Quickly mining and analyzing all that information has been a challenge, though -- the process is largely manual now, and the territory covered by the images is so vast that analysts "can only do so much putting eyeballs on it," said Tony Frazier, a senior vice president at DigitalGlobe. But the Longmont, Colo., company is looking to speed things up by streaming data for analysis through a combination of big data, stream processing and cloud computing technologies.
Last November, DigitalGlobe started beta-testing a more real-time analytics service that's powered by a Hadoop cluster based on Cloudera's distribution of the open source distributed processing framework. The InsightCloud service, due for commercial release in mid-2015, uses the data streaming capabilities of the Apache Spark processing engine plus tools such as the Storm real-time computing system and HBase database to support algorithm-based analytics.
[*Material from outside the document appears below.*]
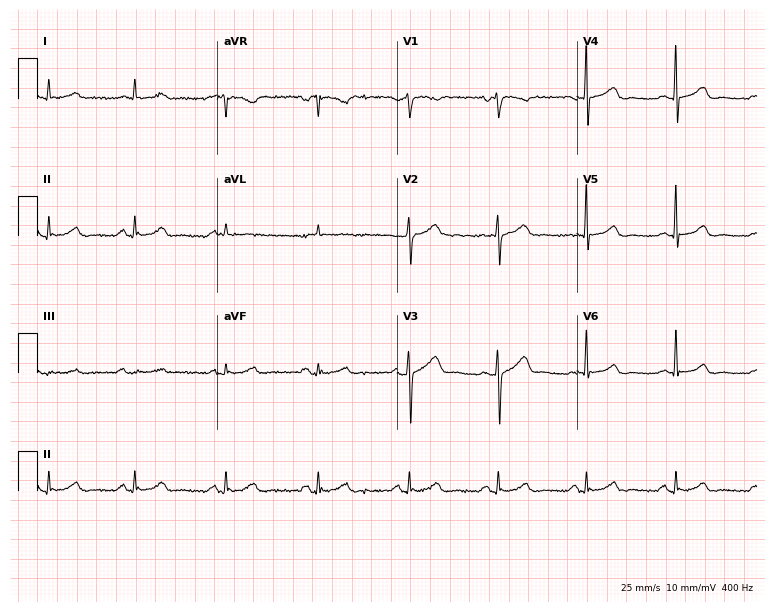
12-lead ECG (7.3-second recording at 400 Hz) from a 51-year-old male. Labelled as a normal ECG.

The goal, Frazier said, is to make DigitalGlobe's data resources more useful for driving operational decisions by its customers, which include the likes of military services and other government agencies, global development organizations, oil and gas companies, and infrastructure security businesses.
"What we want to do is go from reporting on events to anticipating them, and ultimately changing outcomes," Frazier said. "The more we can get ahead of those events, the more we can equip the people who are going to take action." For example, he noted that if a military special-forces team is being sent on a mission into an urban setting, "you want to be able to say who can see them there or pinpoint safe places to land" based on current information.
He also cited efforts to police fishing exclusion zones in the world's oceans and seas; because of the vast amount of geographic space that's involved, having data analysts comb through satellite images in search of illegal vessels could take "days or weeks to get an answer." More prosaically, real-time counting of cars in parking lots at shopping malls could provide an indicator of retail traffic, said Frazier, who was general manager of DigitalGlobe's Insight analytics business until the end of 2014 and is now in charge of its offerings for U.S. government agencies.
Tony Fraziersenior vice president, DigitalGlobe Inc.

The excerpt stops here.